Print the whole listing again exactly, keeping no pictures in it.
** Opening Information shown block **
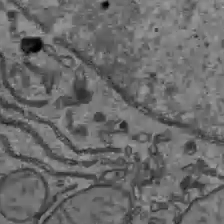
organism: C57BL Mouse
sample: Liver
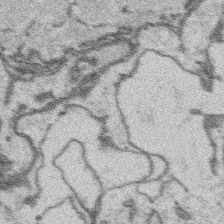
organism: Platynereis dumerilii
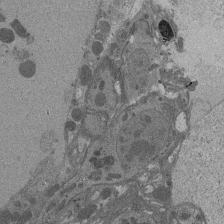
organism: Drosophila
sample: Antenna
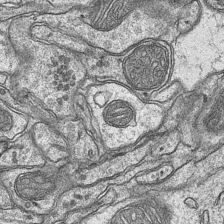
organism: Mouse
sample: CA1 Hippocampus
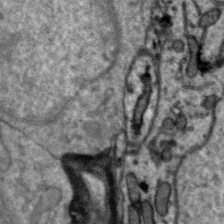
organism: Zebra finch
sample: Brain
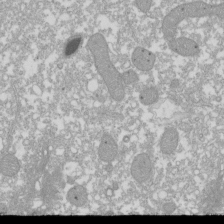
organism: Xenopus
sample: Cilia; centrioles in frog embryo cells
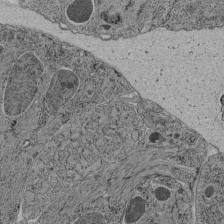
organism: C. elegans
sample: C. elegans pharynx
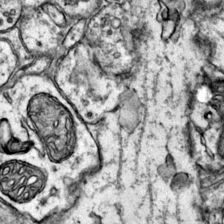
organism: Mouse
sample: Primary visual cortex
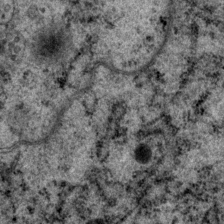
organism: P. pacificus
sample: Pharynx
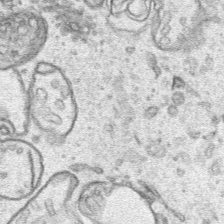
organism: Human
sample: Mitochondria in HCT116 cells
** Closing Information shown block **
> [Written solution]:
organism: C57BL Mouse
sample: Liver
organism: Platynereis dumerilii
organism: Drosophila
sample: Antenna
organism: Mouse
sample: CA1 Hippocampus
organism: Zebra finch
sample: Brain
organism: Xenopus
sample: Cilia; centrioles in frog embryo cells
organism: C. elegans
sample: C. elegans pharynx
organism: Mouse
sample: Primary visual cortex
organism: P. pacificus
sample: Pharynx
organism: Human
sample: Mitochondria in HCT116 cells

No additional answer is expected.